Would you please print exactly the lines that run from the one with "organism: Arabidopsis thaliana" to the last line of the data, both included, without any pictures?
◇ ◇ ◇ ◇ ◇ ◇ ◇
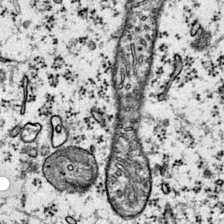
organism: Mouse
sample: Primary visual cortex
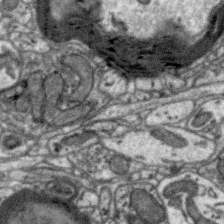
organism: Zebra finch
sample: Brain
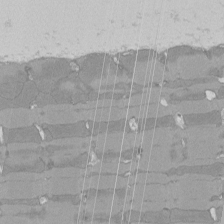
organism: Rat
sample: Left ventricle
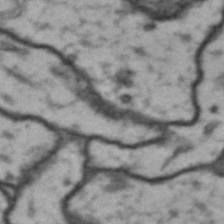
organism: Drosophila
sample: Brain
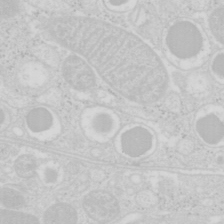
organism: Mouse
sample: Pancreas
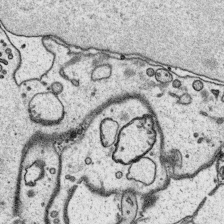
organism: Platynereis dumerilii
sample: Parapodia
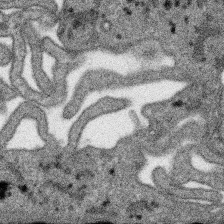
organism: Human
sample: Lung epithelial cells infected with SARS-CoV-2
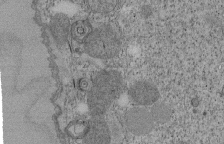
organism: Tetrahymena
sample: Cilia in tetrahymena
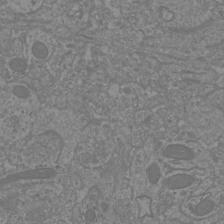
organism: Mouse
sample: Cortical neurons
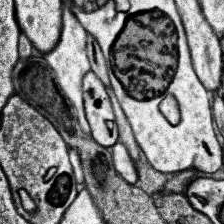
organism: Human
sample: Temporal Lobe
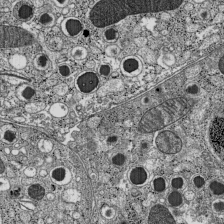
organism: C57BL Mouse
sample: Pancreatic islet
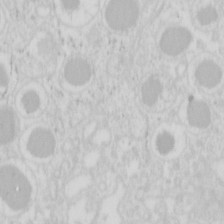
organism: Mouse
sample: Pancreas
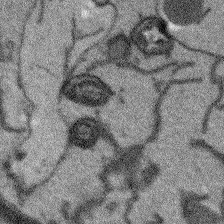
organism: Arabidopsis thaliana
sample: Root tip
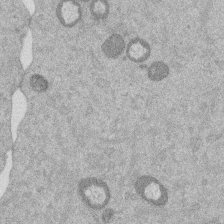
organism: Mouse
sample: Dividing mouse embryo 1 cell stage
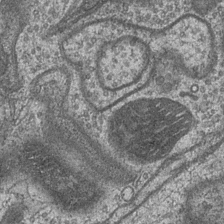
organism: Drosophila
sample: Optic medulla
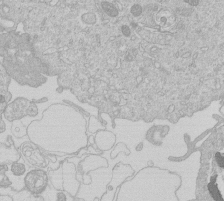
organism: Human
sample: Macrophage cells
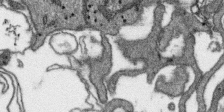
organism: Human
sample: Lung epithelial cells, uninfected (mock) control
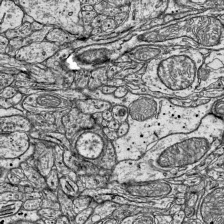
◇ ◇ ◇ ◇ ◇ ◇ ◇
Solution for this exercise:
organism: Arabidopsis thaliana
sample: Root tip
organism: Mouse
sample: Dividing mouse embryo 1 cell stage
organism: Drosophila
sample: Optic medulla
organism: Human
sample: Macrophage cells
organism: Human
sample: Lung epithelial cells, uninfected (mock) control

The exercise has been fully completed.